ABOUT THIS TASK: Pull every line that includes the word "Category" from the data.
Segment Start: INPUT MATERIAL
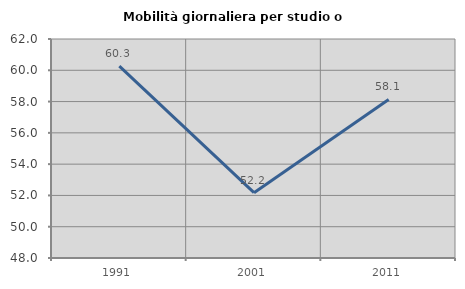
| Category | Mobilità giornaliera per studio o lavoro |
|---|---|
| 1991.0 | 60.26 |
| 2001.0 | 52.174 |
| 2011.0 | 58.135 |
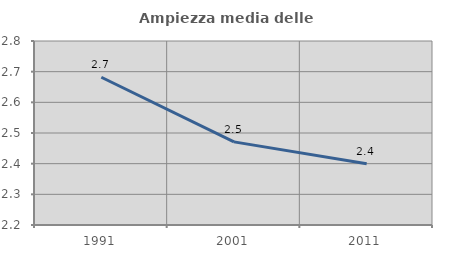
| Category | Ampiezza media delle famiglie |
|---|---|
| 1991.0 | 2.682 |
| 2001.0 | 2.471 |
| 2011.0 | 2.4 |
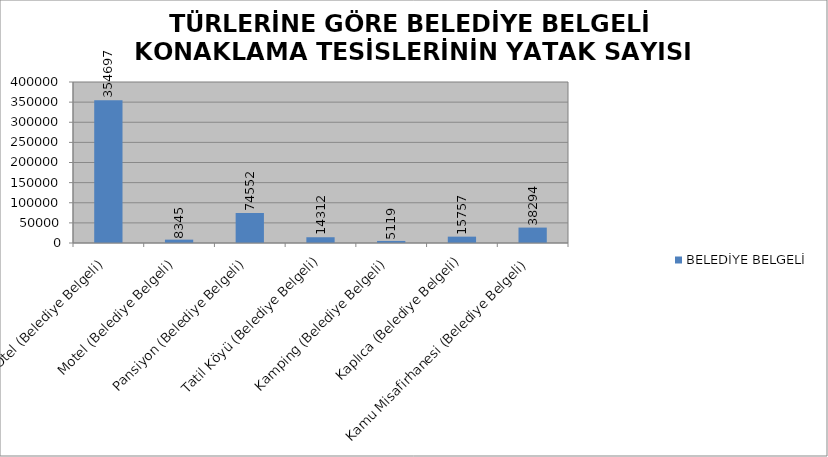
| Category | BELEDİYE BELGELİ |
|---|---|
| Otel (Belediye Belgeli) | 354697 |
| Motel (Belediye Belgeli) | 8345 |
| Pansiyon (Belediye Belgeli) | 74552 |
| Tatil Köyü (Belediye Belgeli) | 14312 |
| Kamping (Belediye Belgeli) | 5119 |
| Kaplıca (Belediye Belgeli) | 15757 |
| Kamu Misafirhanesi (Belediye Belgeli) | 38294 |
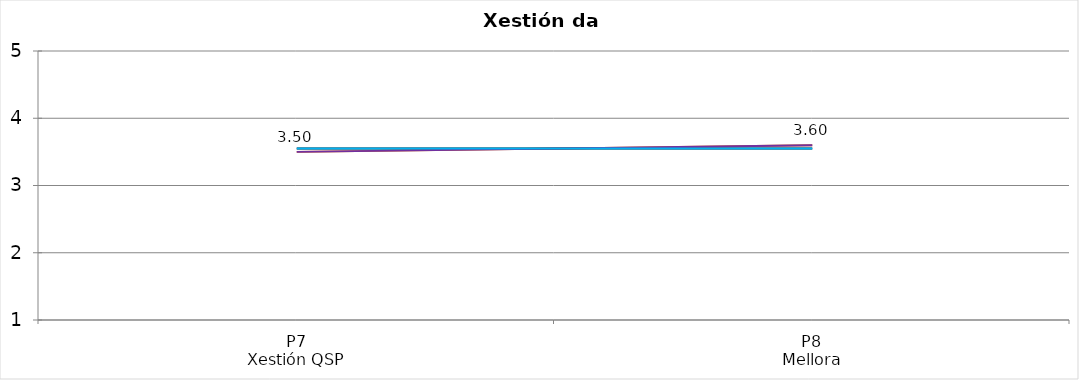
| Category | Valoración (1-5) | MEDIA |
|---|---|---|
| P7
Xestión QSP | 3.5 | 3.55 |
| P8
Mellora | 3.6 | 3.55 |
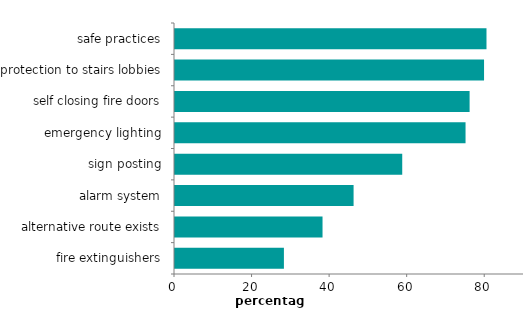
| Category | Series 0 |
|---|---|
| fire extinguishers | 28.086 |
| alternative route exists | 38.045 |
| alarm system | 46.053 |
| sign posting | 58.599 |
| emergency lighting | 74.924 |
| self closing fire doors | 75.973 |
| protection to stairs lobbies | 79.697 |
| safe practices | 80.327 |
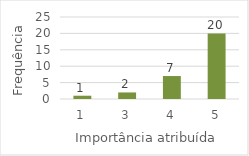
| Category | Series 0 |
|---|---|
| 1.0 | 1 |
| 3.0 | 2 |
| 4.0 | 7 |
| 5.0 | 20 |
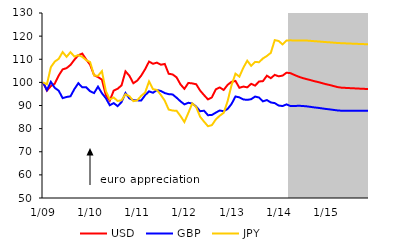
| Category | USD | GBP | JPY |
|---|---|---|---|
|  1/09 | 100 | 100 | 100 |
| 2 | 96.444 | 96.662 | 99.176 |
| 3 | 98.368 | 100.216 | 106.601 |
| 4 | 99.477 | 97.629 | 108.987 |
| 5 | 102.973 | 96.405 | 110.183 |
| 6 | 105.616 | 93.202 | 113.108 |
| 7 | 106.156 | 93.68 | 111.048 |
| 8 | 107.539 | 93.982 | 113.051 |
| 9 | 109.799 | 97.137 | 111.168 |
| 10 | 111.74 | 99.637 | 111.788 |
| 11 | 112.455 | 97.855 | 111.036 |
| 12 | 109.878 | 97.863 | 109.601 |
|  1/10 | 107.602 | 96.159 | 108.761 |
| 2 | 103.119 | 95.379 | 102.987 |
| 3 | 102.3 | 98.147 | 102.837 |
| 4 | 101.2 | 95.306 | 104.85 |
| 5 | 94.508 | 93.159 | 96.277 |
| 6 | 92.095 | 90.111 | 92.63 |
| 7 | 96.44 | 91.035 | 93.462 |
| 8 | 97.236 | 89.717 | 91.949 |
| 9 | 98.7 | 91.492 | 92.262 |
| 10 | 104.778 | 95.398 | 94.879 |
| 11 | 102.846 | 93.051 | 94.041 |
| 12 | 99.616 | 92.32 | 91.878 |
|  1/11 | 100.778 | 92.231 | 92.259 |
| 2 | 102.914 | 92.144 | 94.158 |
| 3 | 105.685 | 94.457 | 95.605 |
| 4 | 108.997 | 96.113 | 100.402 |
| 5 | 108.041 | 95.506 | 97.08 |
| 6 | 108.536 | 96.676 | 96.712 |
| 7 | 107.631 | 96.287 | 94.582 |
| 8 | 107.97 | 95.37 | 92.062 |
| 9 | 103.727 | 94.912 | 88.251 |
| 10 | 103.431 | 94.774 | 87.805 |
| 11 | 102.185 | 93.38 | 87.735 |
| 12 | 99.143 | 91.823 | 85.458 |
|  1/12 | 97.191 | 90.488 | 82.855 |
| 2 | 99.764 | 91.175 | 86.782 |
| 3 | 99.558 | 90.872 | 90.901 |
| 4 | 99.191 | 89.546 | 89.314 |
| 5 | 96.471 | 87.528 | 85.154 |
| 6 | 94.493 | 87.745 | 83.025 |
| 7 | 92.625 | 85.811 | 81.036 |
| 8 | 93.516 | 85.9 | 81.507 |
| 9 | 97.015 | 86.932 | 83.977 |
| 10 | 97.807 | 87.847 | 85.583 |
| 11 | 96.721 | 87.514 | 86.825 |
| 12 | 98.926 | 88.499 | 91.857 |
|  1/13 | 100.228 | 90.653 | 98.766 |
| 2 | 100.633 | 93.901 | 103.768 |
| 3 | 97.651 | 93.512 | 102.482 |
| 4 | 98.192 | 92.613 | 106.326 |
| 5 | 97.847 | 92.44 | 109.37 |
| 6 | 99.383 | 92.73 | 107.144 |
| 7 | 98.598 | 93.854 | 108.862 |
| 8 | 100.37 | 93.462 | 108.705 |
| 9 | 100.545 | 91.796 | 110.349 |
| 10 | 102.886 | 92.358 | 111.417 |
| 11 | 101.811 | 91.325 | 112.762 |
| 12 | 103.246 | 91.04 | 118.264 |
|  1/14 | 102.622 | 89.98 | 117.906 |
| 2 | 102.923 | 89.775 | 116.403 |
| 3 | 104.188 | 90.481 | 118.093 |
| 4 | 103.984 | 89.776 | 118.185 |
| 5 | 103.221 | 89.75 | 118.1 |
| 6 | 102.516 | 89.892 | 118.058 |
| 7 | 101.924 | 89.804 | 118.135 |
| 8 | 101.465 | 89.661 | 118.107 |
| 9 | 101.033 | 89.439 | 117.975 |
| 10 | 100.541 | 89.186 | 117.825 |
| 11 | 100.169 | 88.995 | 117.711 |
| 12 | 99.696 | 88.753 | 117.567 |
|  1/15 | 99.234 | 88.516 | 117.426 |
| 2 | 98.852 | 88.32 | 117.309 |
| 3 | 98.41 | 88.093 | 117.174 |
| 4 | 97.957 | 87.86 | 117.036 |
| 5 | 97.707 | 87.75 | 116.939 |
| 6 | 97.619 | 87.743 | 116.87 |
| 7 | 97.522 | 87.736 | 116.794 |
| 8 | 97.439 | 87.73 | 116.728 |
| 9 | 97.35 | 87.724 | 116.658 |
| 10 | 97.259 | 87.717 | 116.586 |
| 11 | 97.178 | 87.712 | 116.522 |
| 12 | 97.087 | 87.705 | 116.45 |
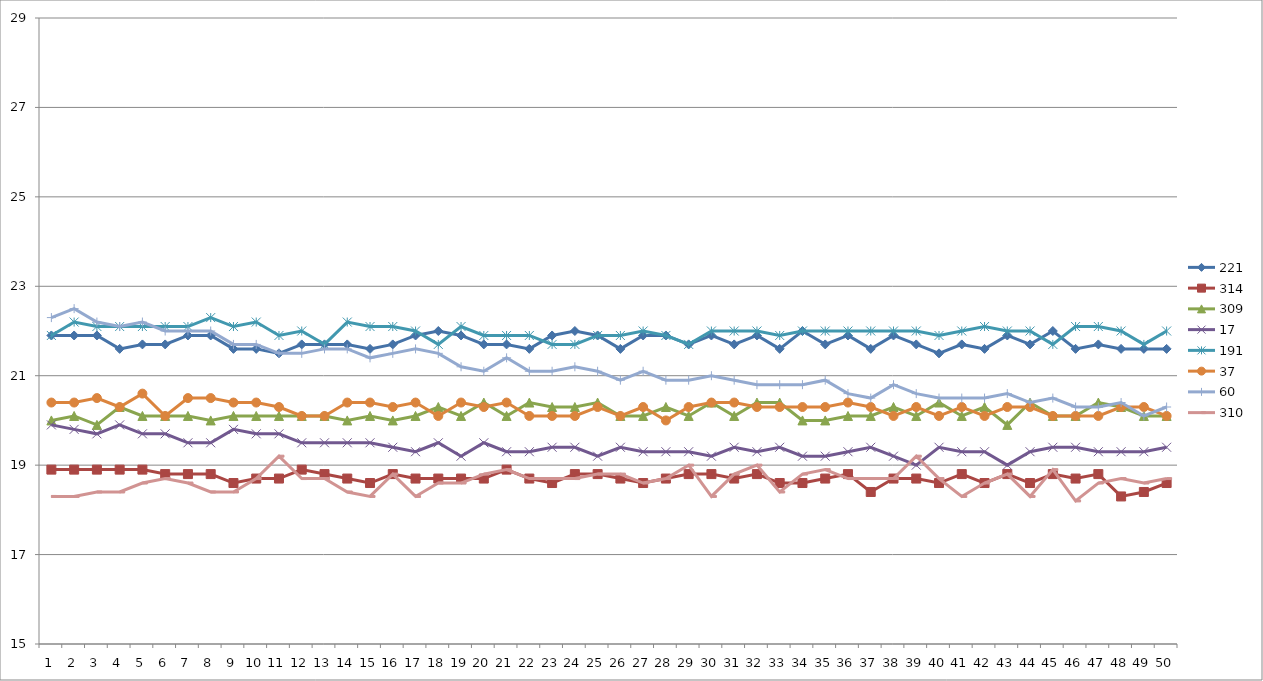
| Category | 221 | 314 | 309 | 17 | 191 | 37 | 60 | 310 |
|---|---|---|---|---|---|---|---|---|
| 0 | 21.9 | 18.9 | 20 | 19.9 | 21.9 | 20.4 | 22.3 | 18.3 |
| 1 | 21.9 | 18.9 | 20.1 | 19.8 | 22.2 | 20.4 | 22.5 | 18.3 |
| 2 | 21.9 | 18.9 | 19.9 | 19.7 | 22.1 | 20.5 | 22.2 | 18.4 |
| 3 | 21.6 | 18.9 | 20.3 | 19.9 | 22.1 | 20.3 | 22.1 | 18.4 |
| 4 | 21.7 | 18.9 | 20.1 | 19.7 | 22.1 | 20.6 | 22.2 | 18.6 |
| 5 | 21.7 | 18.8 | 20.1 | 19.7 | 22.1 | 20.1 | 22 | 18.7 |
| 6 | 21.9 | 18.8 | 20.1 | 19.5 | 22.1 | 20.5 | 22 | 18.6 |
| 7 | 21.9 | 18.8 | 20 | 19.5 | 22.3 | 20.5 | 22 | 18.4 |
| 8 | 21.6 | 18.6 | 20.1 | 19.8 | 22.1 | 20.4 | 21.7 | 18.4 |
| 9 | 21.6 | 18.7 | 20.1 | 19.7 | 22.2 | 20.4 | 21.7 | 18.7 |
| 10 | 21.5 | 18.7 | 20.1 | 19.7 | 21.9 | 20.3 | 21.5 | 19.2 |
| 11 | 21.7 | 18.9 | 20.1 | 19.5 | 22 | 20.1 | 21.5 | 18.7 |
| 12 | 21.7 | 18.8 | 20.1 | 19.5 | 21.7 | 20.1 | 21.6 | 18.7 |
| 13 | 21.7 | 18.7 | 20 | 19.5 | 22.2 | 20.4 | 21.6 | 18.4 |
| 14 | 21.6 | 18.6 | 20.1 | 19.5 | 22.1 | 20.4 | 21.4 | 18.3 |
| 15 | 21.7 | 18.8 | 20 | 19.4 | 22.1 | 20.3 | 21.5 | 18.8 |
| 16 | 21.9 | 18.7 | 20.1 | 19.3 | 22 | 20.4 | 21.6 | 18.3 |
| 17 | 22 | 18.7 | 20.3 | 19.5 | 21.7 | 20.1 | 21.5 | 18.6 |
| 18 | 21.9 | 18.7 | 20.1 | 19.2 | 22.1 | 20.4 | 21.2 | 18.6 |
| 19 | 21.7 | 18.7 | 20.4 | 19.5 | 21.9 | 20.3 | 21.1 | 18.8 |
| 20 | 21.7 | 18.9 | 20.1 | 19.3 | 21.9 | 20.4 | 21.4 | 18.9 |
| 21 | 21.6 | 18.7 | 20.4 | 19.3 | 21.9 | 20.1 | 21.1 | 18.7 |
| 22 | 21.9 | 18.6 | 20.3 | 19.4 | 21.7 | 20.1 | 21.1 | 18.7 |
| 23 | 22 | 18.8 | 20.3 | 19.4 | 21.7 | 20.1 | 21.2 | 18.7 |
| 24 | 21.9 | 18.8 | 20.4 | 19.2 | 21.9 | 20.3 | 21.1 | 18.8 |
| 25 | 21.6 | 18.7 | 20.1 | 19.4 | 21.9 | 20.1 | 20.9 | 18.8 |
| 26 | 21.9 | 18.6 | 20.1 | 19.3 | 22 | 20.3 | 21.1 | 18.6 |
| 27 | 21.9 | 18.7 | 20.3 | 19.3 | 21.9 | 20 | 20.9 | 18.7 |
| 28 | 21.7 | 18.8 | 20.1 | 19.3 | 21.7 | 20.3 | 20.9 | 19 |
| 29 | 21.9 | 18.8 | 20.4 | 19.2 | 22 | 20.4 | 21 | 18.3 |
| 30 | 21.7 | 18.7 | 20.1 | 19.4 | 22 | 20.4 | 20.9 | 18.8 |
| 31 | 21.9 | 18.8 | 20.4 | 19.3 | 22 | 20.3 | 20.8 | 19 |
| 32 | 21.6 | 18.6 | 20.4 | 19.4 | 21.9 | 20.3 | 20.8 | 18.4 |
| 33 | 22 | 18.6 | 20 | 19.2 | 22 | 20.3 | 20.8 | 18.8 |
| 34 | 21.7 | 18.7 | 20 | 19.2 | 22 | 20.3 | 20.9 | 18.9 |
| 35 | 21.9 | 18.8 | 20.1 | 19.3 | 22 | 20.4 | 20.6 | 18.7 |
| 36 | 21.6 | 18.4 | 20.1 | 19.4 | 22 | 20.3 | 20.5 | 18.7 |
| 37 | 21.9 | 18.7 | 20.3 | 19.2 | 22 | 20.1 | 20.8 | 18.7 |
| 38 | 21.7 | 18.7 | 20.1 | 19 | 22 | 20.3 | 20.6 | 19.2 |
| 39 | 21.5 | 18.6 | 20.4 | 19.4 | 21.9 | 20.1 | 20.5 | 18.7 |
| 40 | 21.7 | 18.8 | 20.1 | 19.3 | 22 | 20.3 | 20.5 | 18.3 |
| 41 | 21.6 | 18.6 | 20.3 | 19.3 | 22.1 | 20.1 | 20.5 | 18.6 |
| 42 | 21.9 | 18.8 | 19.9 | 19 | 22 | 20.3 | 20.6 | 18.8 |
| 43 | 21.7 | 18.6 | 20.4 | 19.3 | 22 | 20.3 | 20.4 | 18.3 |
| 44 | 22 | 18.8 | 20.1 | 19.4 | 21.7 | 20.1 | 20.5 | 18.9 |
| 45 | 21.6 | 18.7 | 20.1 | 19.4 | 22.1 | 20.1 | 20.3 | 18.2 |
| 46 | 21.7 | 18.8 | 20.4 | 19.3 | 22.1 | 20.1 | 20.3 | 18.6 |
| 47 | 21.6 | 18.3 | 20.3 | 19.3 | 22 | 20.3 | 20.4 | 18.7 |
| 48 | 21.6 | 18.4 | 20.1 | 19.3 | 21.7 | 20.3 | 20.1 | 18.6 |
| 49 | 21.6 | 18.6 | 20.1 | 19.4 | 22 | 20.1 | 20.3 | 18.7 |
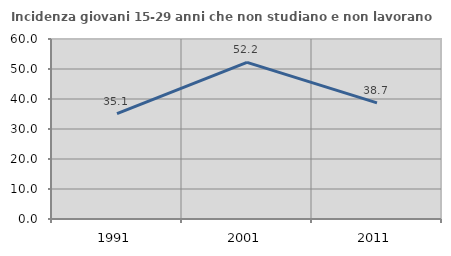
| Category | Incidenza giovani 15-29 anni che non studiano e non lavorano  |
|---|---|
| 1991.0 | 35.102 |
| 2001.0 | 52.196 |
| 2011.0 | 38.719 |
Segment End: INPUT MATERIAL
WORKED SOLUTION:
| Category | Mobilità giornaliera per studio o lavoro |
| Category | Ampiezza media delle famiglie |
| Category | BELEDİYE BELGELİ |
| Category | Valoración (1-5) | MEDIA |
| Category | Series 0 |
| Category | Series 0 |
| Category | USD | GBP | JPY |
| Category | 221 | 314 | 309 | 17 | 191 | 37 | 60 | 310 |
| Category | Incidenza giovani 15-29 anni che non studiano e non lavorano  |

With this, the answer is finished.